If you're planning on just using Pyserini, then the instructions above are fine. However, if you're planning on contributing to the codebase or want to work with the latest not-yet-released features, you'll need a development installation.

Start the same way as the install above, but don't install pip install pyserini.
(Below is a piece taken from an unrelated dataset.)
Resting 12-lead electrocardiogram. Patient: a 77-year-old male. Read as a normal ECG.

Instead, clone the Pyserini repo with the --recurse-submodules option to make sure the tools/ submodule also gets cloned:

git clone git@github.com:castorini/pyserini.git --recurse-submodules

The tools/ directory, which contains evaluation tools and scripts, is actually this repo, integrated as a Git submodule (so that it can be shared across related projects). Change into the pyserini subdirectory and build as follows (you might get warnings, but okay to ignore):

cd tools/eval && tar xvfz trec_eval.9.0.4.tar.gz && cd trec_eval.9.0.4 && make && cd ../../..
cd tools/eval/ndeval && make && cd ../../..
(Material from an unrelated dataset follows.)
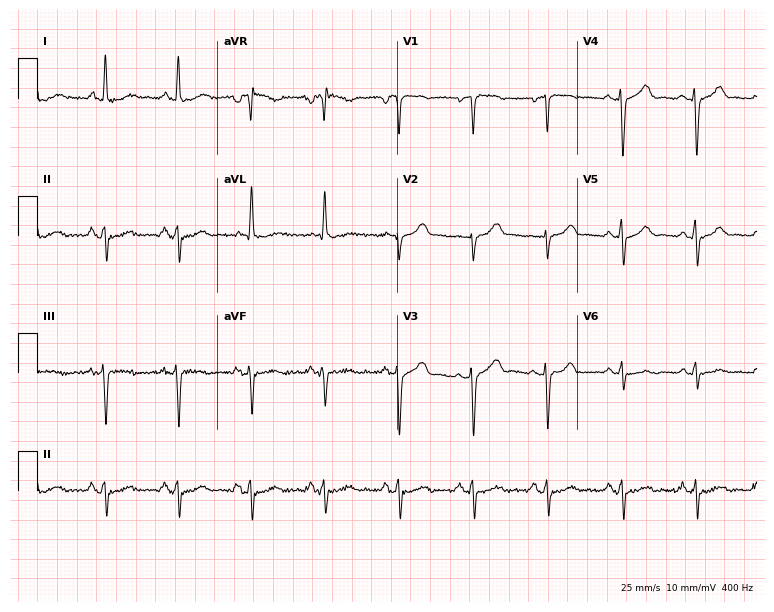
Resting 12-lead electrocardiogram. Patient: a woman, 56 years old. None of these six findings is recorded: first-degree AV block, right bundle branch block (RBBB), left bundle branch block (LBBB), sinus bradycardia, atrial fibrillation (AF), sinus tachycardia. Findings outside these six are not listed.

Then, in the pyserini clone, use pip to add an "editable" installation, as follows:

pip install -e .

You'll need to download the Spacy English model to reproduce tasks such as LTR Filtering for MS MARCO Passage.

python -m spacy download en_core_web_sm

Next, you'll need to clone and build Anserini. It makes sense to put both pyserini/ and anserini/ in a common folder. After you've successfully built Anserini, copy the fatjar, which will be target/anserini-X.Y.Z-SNAPSHOT-fatjar.jar into pyserini/resources/jars/. As with the pip installation, a potential source of frustration is incompatibility among different versions of underlying dependencies.

You can confirm everything is working by running the unit tests:

python -m unittest

Assuming all tests pass, you should be ready to go!

Troubleshooting Tips

  • The above guide handles JVM installation via conda. If you are using your own Java environment and get an error about Java version mismatch, it's likely an issue with your JAVA_HOME environmental variable. In bash, use echo $JAVA_HOME to find out what the environmental variable is currently set to, and use export JAVA_HOME=/path/to/java/home to change it to the correct path. On a Linux system, the correct path might look something like /usr/lib/jvm/java-21. Unfortunately, we are unable to offer more concrete advice since the actual path depends on your OS, which JDK you're using, and a host of other factors.
  • On Apple's M-series processors, make sure you've installed the ARM-based release of Conda instead of the Intel-based release.

Internal Notes

At the University of Waterloo, we have two (CPU) development servers, tuna and orca. Note that on these two servers, the root disk (where your home directory is mounted) doesn't have much space. So, you need to set pyserini cache path to scratch space.

  • For tuna, create the dir /tuna1/scratch/{username}
  • For orca, create the dir /store/scratch/{username}

Set the PYSERINI_CACHE environment variable to point to the directory you created above.